The answer depends on your circumstances and the extent of the coverage provided by your major medical health plan. It’s important to think about how your finances might be affected by a serious medical condition.

Would you be able to pay your health plan’s out-of-pocket costs (deductible, copays, coinsurance) without much difficulty? Do you have enough in savings, paid leave, or disability insurance to cover your living expenses if you had to take an extended leave of absence from work during your recovery? Would the cost of unexpected additional expenses, such as childcare and travel to medical appointments, be a financial burden?

If the answer to any of those questions is yes, you might want to consider supplemental insurance, in addition to your regular major medical insurance.


Frequently asked questions about supplemental insurance

Frequently asked questions about supplemental insurance

How much does supplemental insurance cost?

Because of the limited benefits, supplemental insurance tends to have more affordable premiums than other types of more comprehensive coverage. But there’s still a lot of variation in the premiums: they can range from just a few dollars per month1 to over $100/month.2

The premium amount depends on a variety of factors, including where you live, your age, the insurer you choose, the level of benefits you select, and the type of policy you’re buying (accident insurance, critical illness insurance, cancer insurance, etc. or a combination of different policies).

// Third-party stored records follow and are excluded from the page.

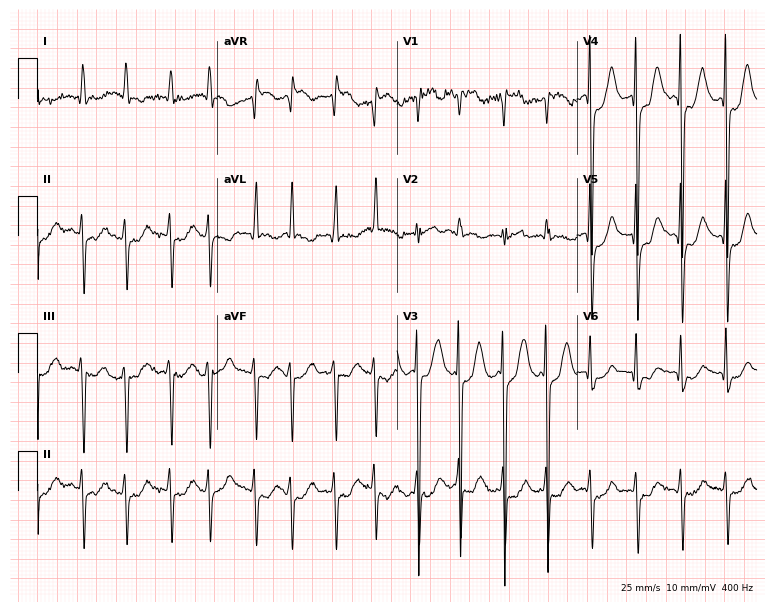
Resting 12-lead electrocardiogram (7.3-second recording at 400 Hz). Patient: a male, 20 years old. None of these six findings is recorded: first-degree AV block, right bundle branch block, left bundle branch block, sinus bradycardia, atrial fibrillation, sinus tachycardia.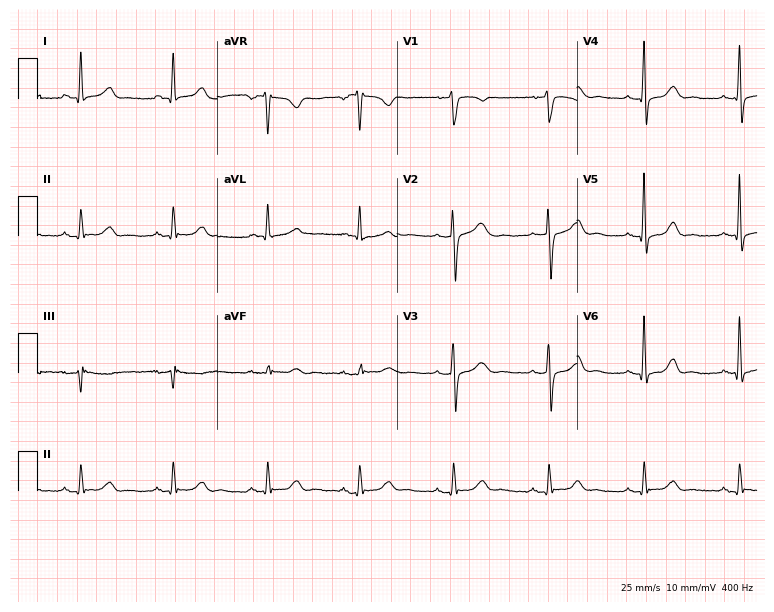
Standard 12-lead ECG recorded from a 66-year-old female (7.3-second recording at 400 Hz). Read as a normal ECG.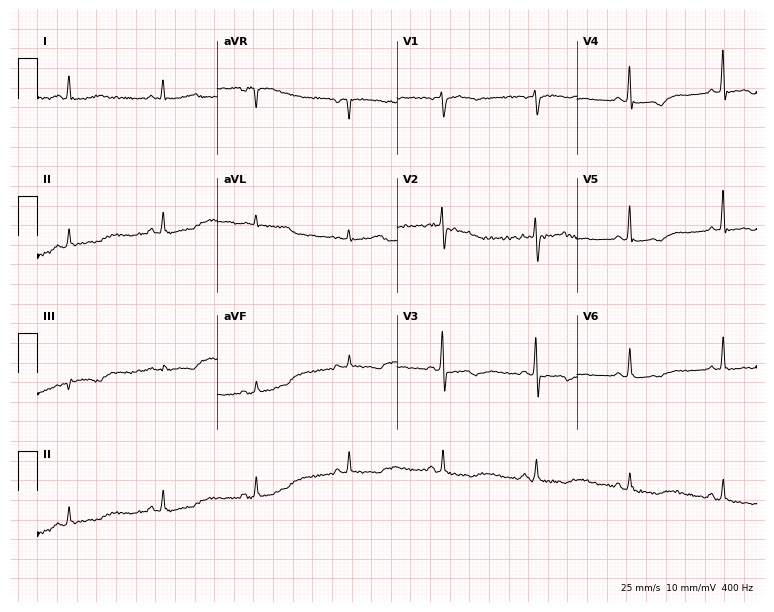
Standard 12-lead ECG recorded from a 76-year-old woman (7.3-second recording at 400 Hz). None of these six findings is recorded: first-degree AV block, right bundle branch block, left bundle branch block, sinus bradycardia, atrial fibrillation, sinus tachycardia.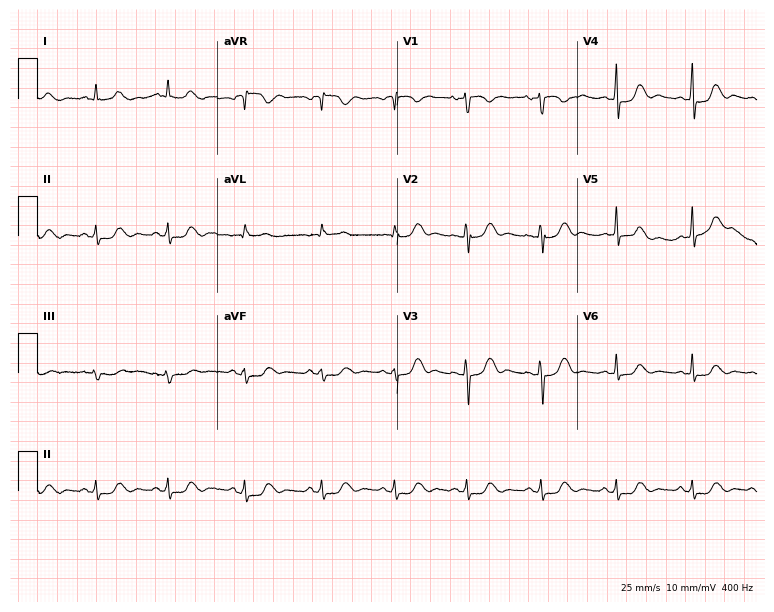
12-lead ECG (7.3-second recording at 400 Hz) from a female, 42 years old. Screened for six findings — first-degree AV block, right bundle branch block, left bundle branch block, sinus bradycardia, atrial fibrillation, sinus tachycardia — none is recorded. Findings outside these six are not listed.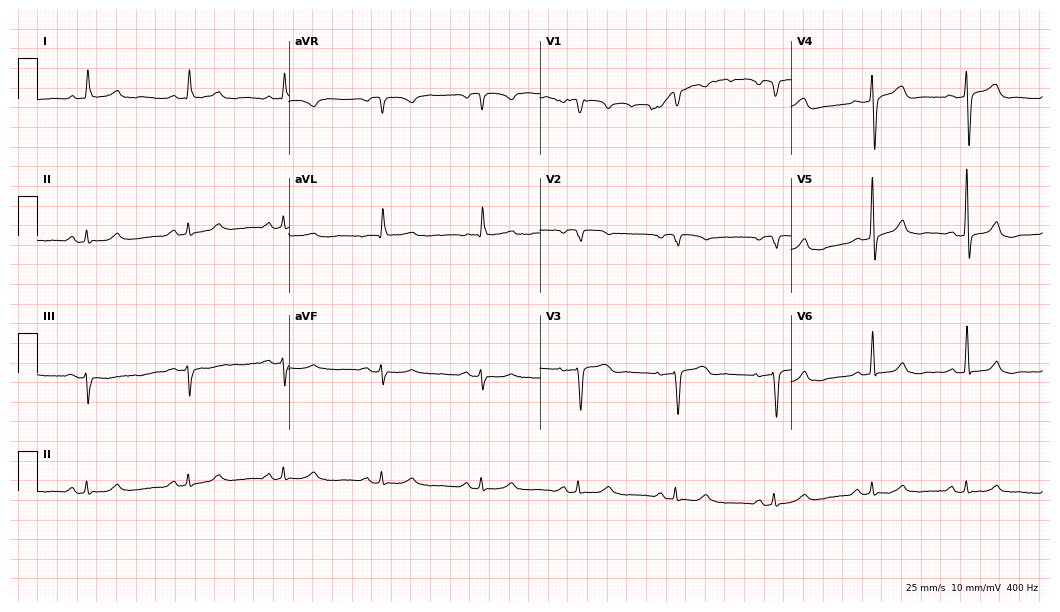
Resting 12-lead electrocardiogram. Patient: an 85-year-old male. Read as a normal ECG.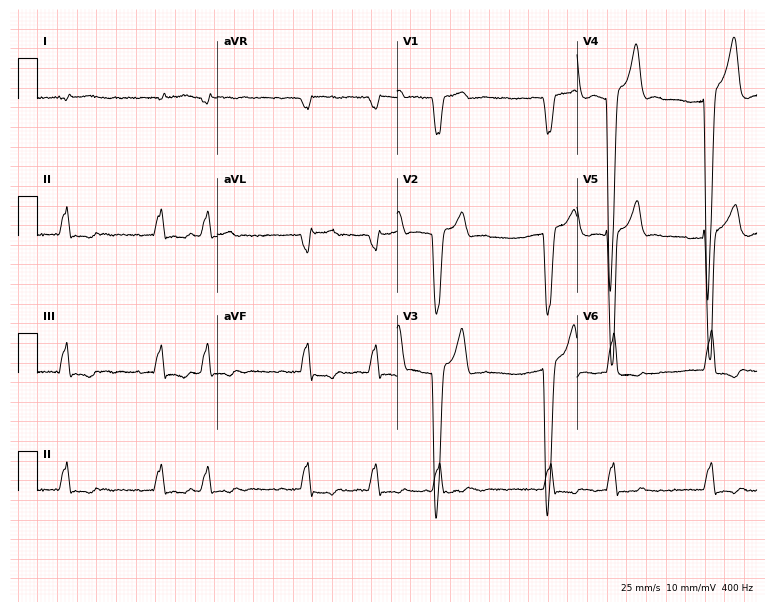
Standard 12-lead ECG recorded from a 67-year-old male. The tracing shows left bundle branch block (LBBB), atrial fibrillation (AF).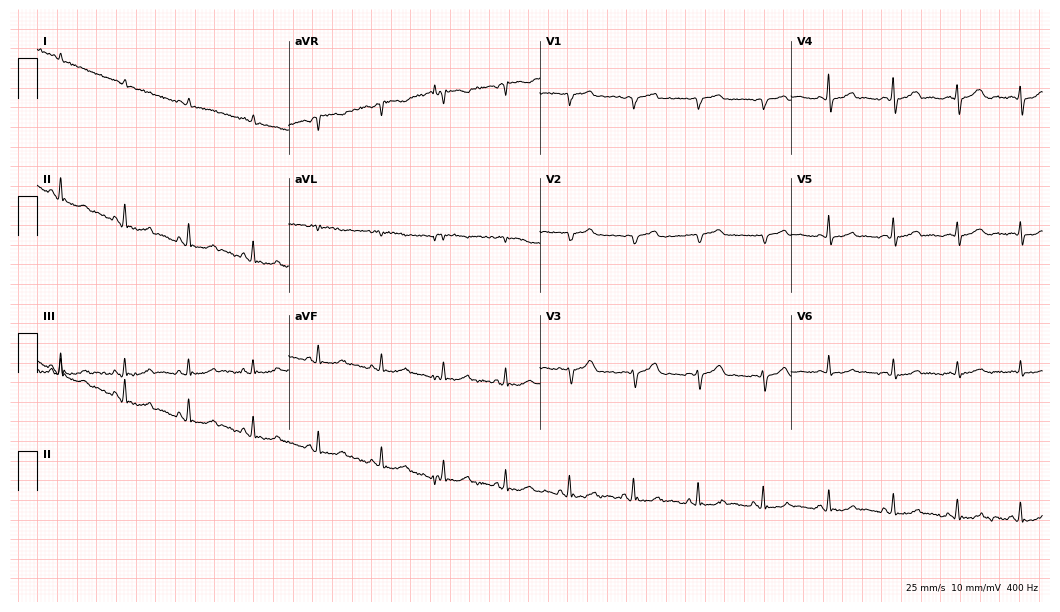
12-lead ECG from a 69-year-old male. Screened for six findings — first-degree AV block, right bundle branch block, left bundle branch block, sinus bradycardia, atrial fibrillation, sinus tachycardia — none is recorded. Only these six findings were labelled.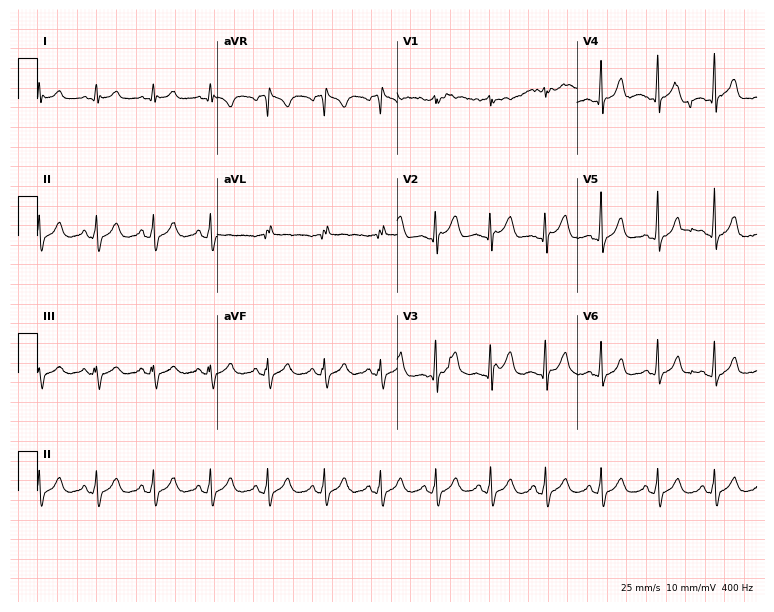
ECG (7.3-second recording at 400 Hz) — a 20-year-old female. Findings include sinus tachycardia (a sinus rate of 100 beats per minute or more).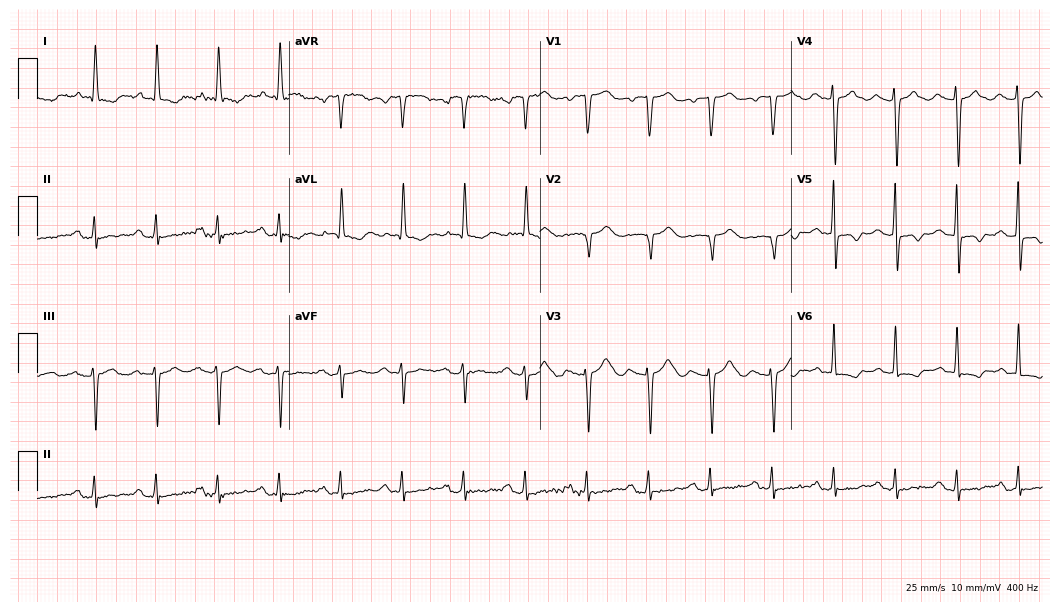
Resting 12-lead electrocardiogram (10.2-second recording at 400 Hz). Patient: an 84-year-old woman. None of these six findings is recorded: first-degree AV block, right bundle branch block (RBBB), left bundle branch block (LBBB), sinus bradycardia, atrial fibrillation (AF), sinus tachycardia.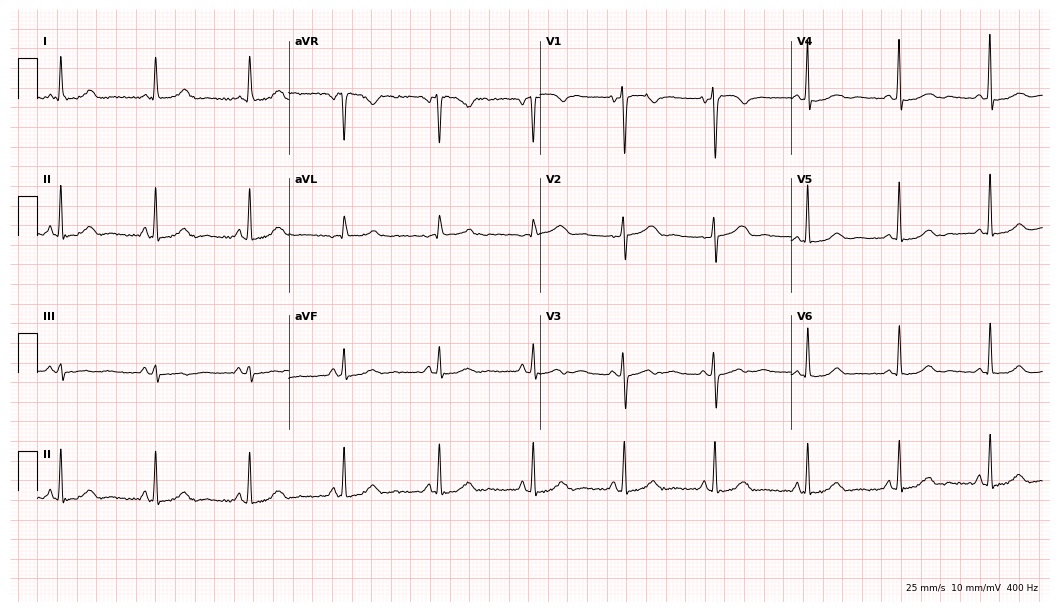
Standard 12-lead ECG recorded from a female patient, 53 years old (10.2-second recording at 400 Hz). Read as a normal ECG.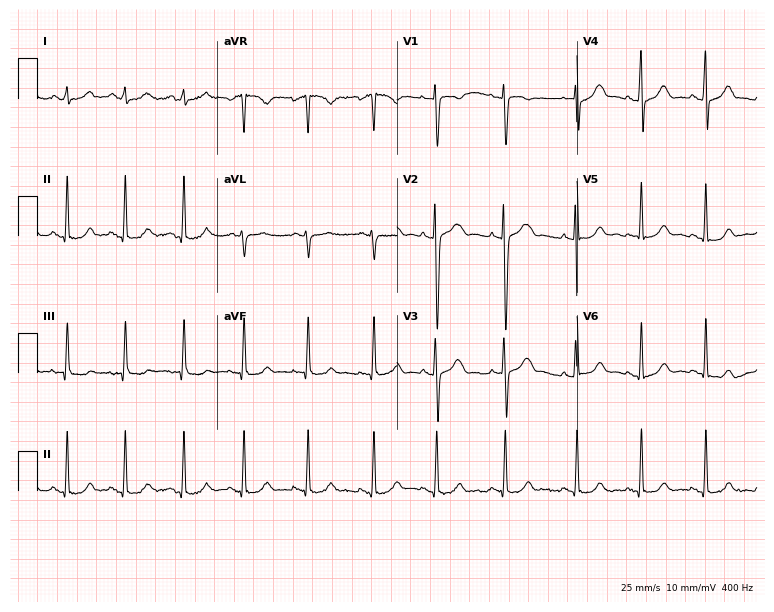
Standard 12-lead ECG recorded from a 21-year-old female. Read as a normal ECG.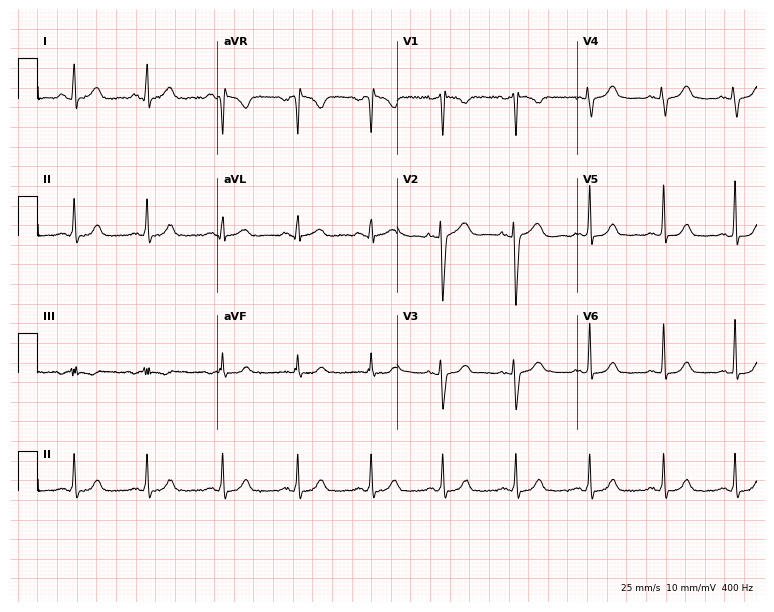
12-lead ECG (7.3-second recording at 400 Hz) from a 36-year-old female patient. Labelled as a normal ECG.

The monthly premium also depends on whether you’re buying the coverage on your own, or obtaining it through a trade group or similar organization.

Is supplemental insurance worth it?

Depending on your expected needs and budget, supplemental insurance could be a worthwhile purchase. The first step is to consider your major medical coverage, and determine whether your current plan fits your needs better than others. If you’re worried about out-of-pocket costs, you can check to see if there’s an option to switch to a different policy during your next open enrollment period – one with lower out-of-pocket costs or more comprehensive benefits. If so, that might be a better use of your money than an additional supplemental insurance policy.

But even with a more robust major medical policy that meets your needs and budget, supplemental insurance can be a good idea, especially if you have a family history of certain high-cost medical conditions. The financial challenges that go along with a serious medical condition can go well beyond the out-of-pocket costs for medical procedures. (These challenges may include expenses for travel to medical appointments, time off from work, and childcare while you’re receiving treatment.)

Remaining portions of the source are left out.